5. Analysis of confidence ratings for the second choice. Since confidence ratings were also obtained at the second choice, it seems it would be interesting to analyse those to assess whether these are similarly influenced specifically by actively biased information sampling, e.g. allowing people to feel even more confident in the second choice, but also how that interacts with potential changes of mind. The analysis of confidence ratings for the second choice may also help rule out the possibility that the sampling bias observed in the free sampling condition is driven not by a biased perception of the number of dots toward the previously chosen option, but by an increased internal noise (and larger uncertainty) for higher numerosities (see point 1).
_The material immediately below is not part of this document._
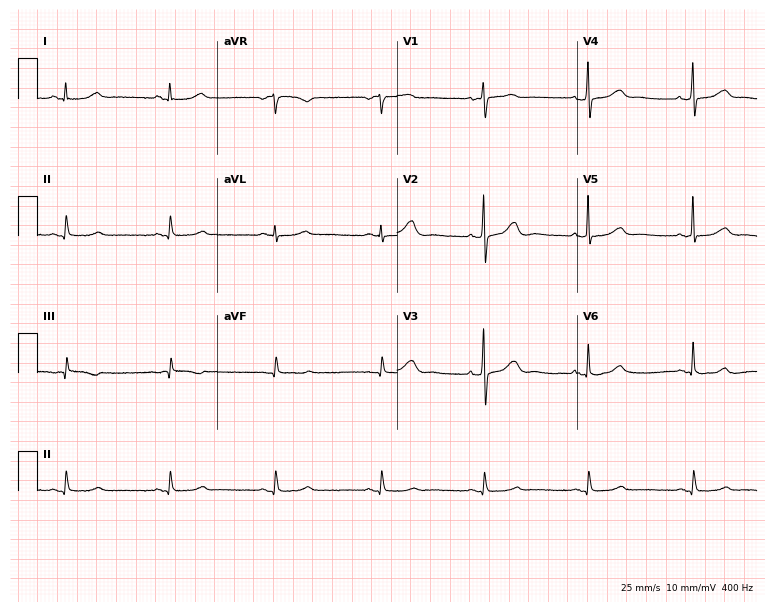
Resting 12-lead electrocardiogram (7.3-second recording at 400 Hz). Patient: an 83-year-old man. None of these six findings is recorded: first-degree AV block, right bundle branch block, left bundle branch block, sinus bradycardia, atrial fibrillation, sinus tachycardia.
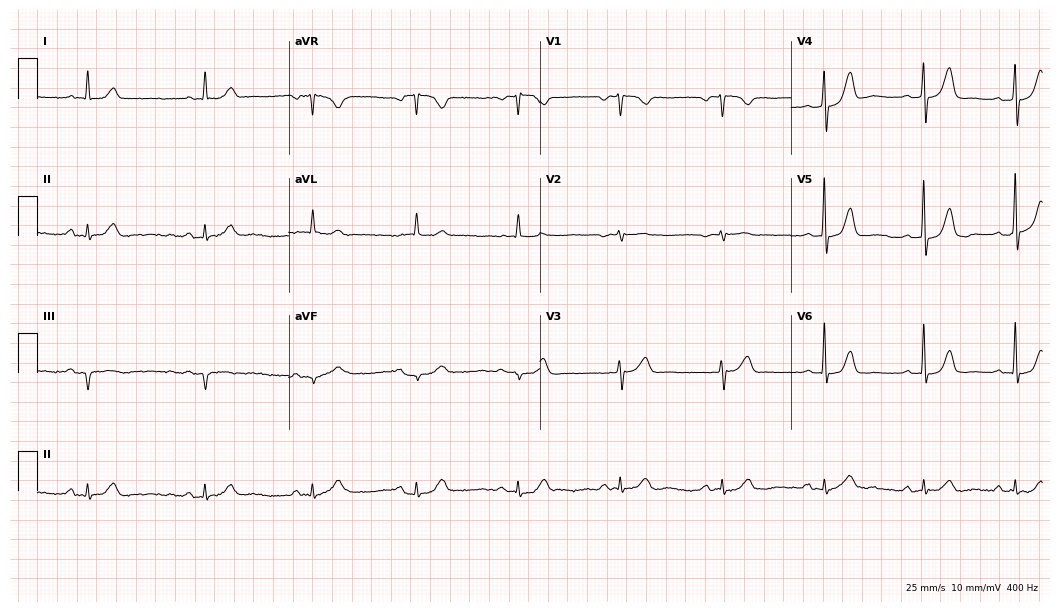
Resting 12-lead electrocardiogram. Patient: a 75-year-old male. Read as a normal ECG.

We thank the reviewer for this suggestion. We have now included further analysis of the final confidence in participant’s choices. We already presented some analysis pertaining to the effect of numerosity on confidence (see Reviewers’ point #1, above), which indicates that the overall number of dots did not affect the confidence on the second choice. We performed an additional hierarchical regression analysis specifically predicting the second confidence rating. In both experiments, we found that the second confidence rating was significantly predicted by difficulty (|ΔDots|), with higher confidence in trials with higher dot difference (i.e., easier trials). As expected, we also found that the second confidence rating tended to be lower when participants changed their mind on that trial in both experiments. In experiment 1, we found a positive effect of sampling bias on confidence, indicating that trials in which participants presented more asymmetric resampling towards the chosen option generated higher confidence for the second choice. Interestingly, we found a negative interaction effect between the strength of the sampling bias towards the initially chosen stimulus and change of mind in experiment 1. This means that when participants changed their mind, the effect of sampling bias on confidence was reduced (i.e. gaze asymmetry affected confidence less when participants changed their mind). This may indicate that in trials where participants changed their minds, gaze was less indicative of participants’ actual belief. Importantly, we did not find effects of sampling bias of the chosen item on confidence in the second experiment.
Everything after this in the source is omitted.